Landline usage is higher among older voters. Cellphone usage is higher among younger voters.

Respondents to the Fox News Poll were remarkably left-leaning on a number of issues:

  • 68 percent support Sen. Elizabeth Warren’s proposal of a wealth tax of two percent on an individual’s worth above $50 million in addition to income tax , while only 26  percent oppose it
  • 63 percent support legalizing the recreational use of marijuana on a national level
  • 53 percent support making minor changes to Obamacare while largely leaving the law in place, while 38 percent want to get rid of it
  • 52 percent oppose building a wall along the US-Mexico border, while 44 percent support it

Among the other surprising results from the Fox News Poll were these two unusual results regarding the fairness of the impeachment inquiry:

  • 45 percent of respondents think Congressional Democrats are running the impeachment inquiry fairly, while 42 percent think it is not being run fairly.
  • 52 percent of respondents think the Trump administration is not being cooperative enough with the impeachment inquiry, while 36 percent think it is being cooperative enough

Fox News Poll respondents have been consistently left-leaning for some time.

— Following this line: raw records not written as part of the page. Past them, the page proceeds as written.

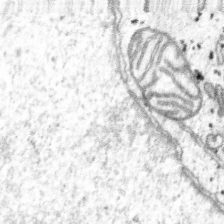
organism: Human
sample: HeLa cells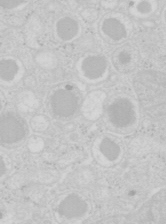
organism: Mouse
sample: Pancreas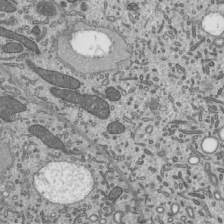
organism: Mouse
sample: Mouse epididymis efferent ductule cilia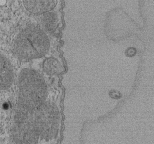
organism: Tetrahymena
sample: Cilia in tetrahymena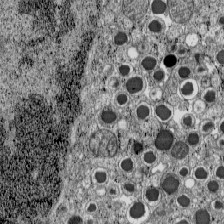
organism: C57BL Mouse
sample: Pancreatic islet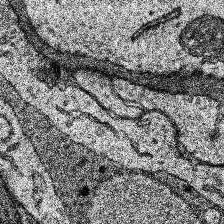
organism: Human
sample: Temporal Lobe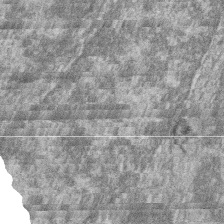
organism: Zebrafish
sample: Cilia; retinal pigment epithelium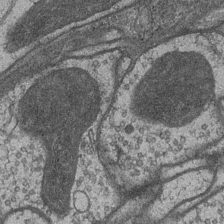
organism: Drosophila
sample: Optic medulla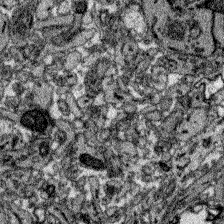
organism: Zebrafish
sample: Larval olfactory bulb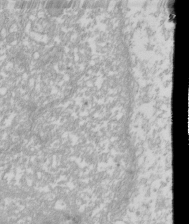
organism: Xenopus
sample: Cilia; centrioles in frog embryo cells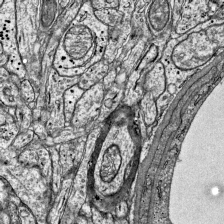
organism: Mouse
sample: Visual Cortex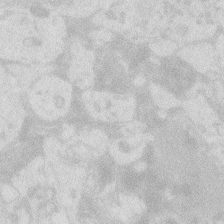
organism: Zebrafish
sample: Macrophage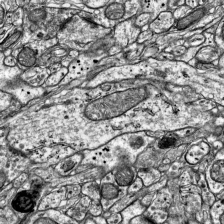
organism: Mouse
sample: Visual Cortex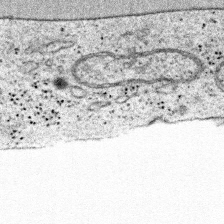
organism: Human
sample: HeLa cells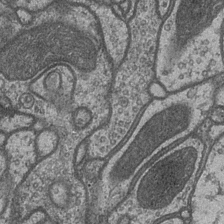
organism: Drosophila
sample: Optic medulla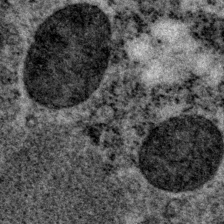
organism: P. pacificus
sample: Pharynx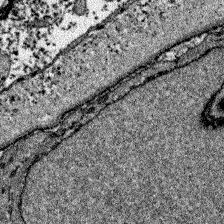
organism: Zebrafish
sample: Larval olfactory bulb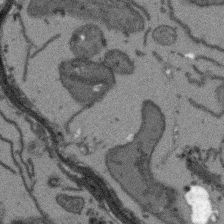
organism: Arabidopsis thaliana
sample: Root tip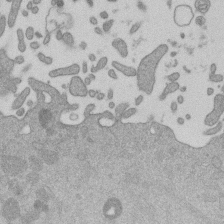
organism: Mouse
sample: Dividing mouse embryo 1 cell stage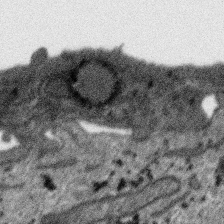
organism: Human
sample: Lung epithelial cells infected with SARS-CoV-2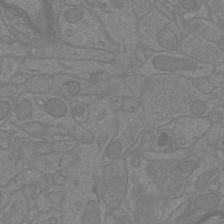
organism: Mouse
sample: Cortical neurons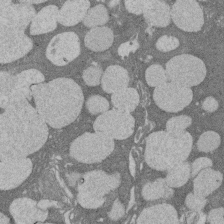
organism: Rat
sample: Salivary granule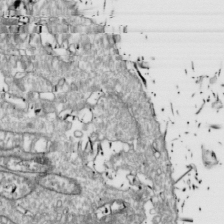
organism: Drosophila
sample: Cell division; meiosis; drosophila spermatocytes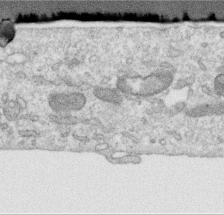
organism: Human
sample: Centriole in RPE cells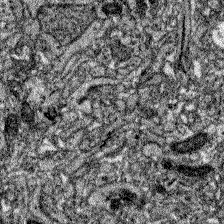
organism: Zebrafish
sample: Larval olfactory bulb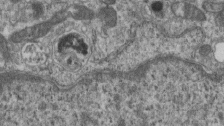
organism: Mouse
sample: Centriole in ependymal cells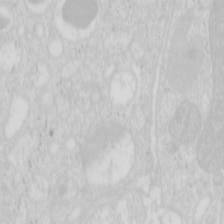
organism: Mouse
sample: Pancreas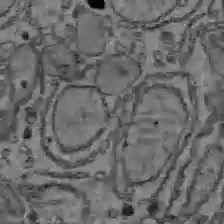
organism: C57BL Mouse
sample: Liver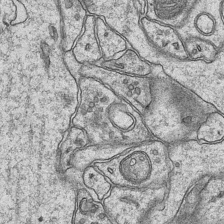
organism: Mouse
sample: CA1 Hippocampus

For instance, in the poll conducted between September 11 and September 14, 2016–less than two months before Donald Trump was elected president–55 percent of respondents opposed building a wall along the US-Mexico border, while only 41 percent supported it. Despite those poll results, Trump, who made building the border wall a main promise of his campaign, easily won the presidency in the electoral college vote, 306 to 232 (faithless electors changed the final vote to 304 to 227), even though he lost the popular vote by two points.

Lacking more robust information from Fox News on the poll’s methodology and demographics, it remains difficult to explain why its results vary so much from those of the Quinnipiac Poll, the Monmouth University Poll, and the NPR/PBS NewsHour/Marist Poll.